Historical medical archives and traditional medicines hold immense potential for drug discovery, according to a paper on arXiv. However, pre-ontological prose and idiosyncratic taxonomies prevent standardization and medical modernization of the data for use in current biomedical pipelines. The paper reports that no existing LLM agent system—whether tool-calling, retrieval-augmented, or agentic deep-research—can convert such text into verifiable drug-discovery leads at scale. DeepRoot, a multi-agent LLM system introduced in the paper, closes this gap by jointly building and utilizing a verified knowledge graph.
The Problem: Unstructured Historical Medical Data
The paper identifies that historical medical texts contain valuable knowledge but are not machine-readable due to non-standard terminologies and narrative structures. This prevents direct application of modern biomedical pipelines for drug discovery. Existing LLM approaches, including those with tool-calling capabilities, struggle with hallucination and lack systematic reasoning. The authors note that grounding and reasoning—often conflated—are separable axes that a system can compose for therapeutic reasoning.
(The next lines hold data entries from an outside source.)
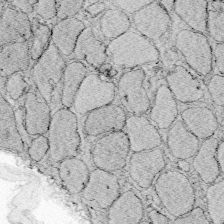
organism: Zebrafish
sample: Whole-Brain
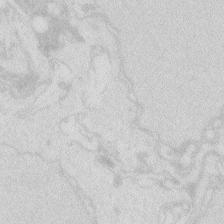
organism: Zebrafish
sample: Macrophage
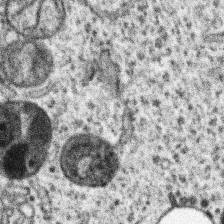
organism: Human
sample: HeLa cells
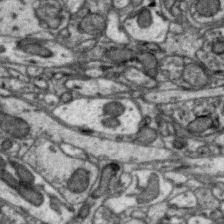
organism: Zebra finch
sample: Brain

DeepRoot's Architecture: Knowledge Graph and Multi-Agent Coordination
DeepRoot is a multi-agent system built on large language models (LLMs) that coordinates multiple agents to both construct and query a verified knowledge graph (KG). The paper describes that the system separates the tasks of building the knowledge graph from reasoning over it. This allows the KG to serve as a factual grounding layer, while LLMs provide flexible reasoning. The multi-agent setup enables the system to combine structured knowledge from the graph with natural language inference, aiming to produce verifiable drug-discovery leads.
Performance Results: Accuracy and Hallucination Rates
Applied to the Shen Nong Ben Cao Jing, a classic Chinese medical text, DeepRoot achieved significant results. The paper reports that DeepRoot recovers 10 of 21 held-out compound-disease treatment pairs at R@20, yielding 47.6% accuracy. This compares to 4.8% for a raw corpus LLM and approximately 2.4% for random chance. In an LLM-as-judge audit for reasoning quality, DeepRoot dominated baseline LLMs and LLMs with direct tool-call access to the same APIs that DeepRoot itself queries.
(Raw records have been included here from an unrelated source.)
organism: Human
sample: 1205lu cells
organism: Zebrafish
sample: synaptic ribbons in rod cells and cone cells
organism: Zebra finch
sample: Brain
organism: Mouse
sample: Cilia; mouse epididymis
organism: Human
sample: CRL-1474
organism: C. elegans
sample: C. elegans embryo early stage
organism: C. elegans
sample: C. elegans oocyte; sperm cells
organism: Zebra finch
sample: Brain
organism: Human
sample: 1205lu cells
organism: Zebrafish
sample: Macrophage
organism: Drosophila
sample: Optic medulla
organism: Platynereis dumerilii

A critical finding concerns hallucination rates. Tool-using LLMs hallucinated evidence on 87% of claims, according to the paper. DeepRoot, by contrast, hallucinated on only 7-10% of claims. Graph-only inference hallucinated 0% but ranked lowest on reasoning coherence. DeepRoot's combined KG+LLM approach was the only condition to win on both axes: low hallucination and high reasoning quality.
| System Condition | Recovery Rate (R@20) | Hallucination Rate | Reasoning Coherence (Rank) |
|---|---|---|---|
| Raw corpus LLM | 4.8% | (not reported separately) | Lower |
| Random baseline | ~2.4% | - | - |
| Tool-using LLMs | (not reported) | 87% | Lower than DeepRoot |
| Graph-only inference | (not reported) | 0% | Lowest |
| DeepRoot (KG+LLM) | 47.6% | 7-10% | Highest |
Implications for Drug Discovery and Medical AI
The paper argues that DeepRoot points toward a systematic route for mining and repurposing historical medical knowledge. By treating grounding and reasoning as separable axes, the system demonstrates that combining a verified knowledge graph with LLM-based reasoning can simultaneously reduce hallucination and improve reasoning quality. This approach could enable scalable conversion of pre-ontological medical texts into structured, actionable knowledge for drug development pipelines. The results on the Shen Nong Ben Cao Jing suggest that similar methods could be applied to other historical medical archives, potentially uncovering treatment leads that have been overlooked in modern research.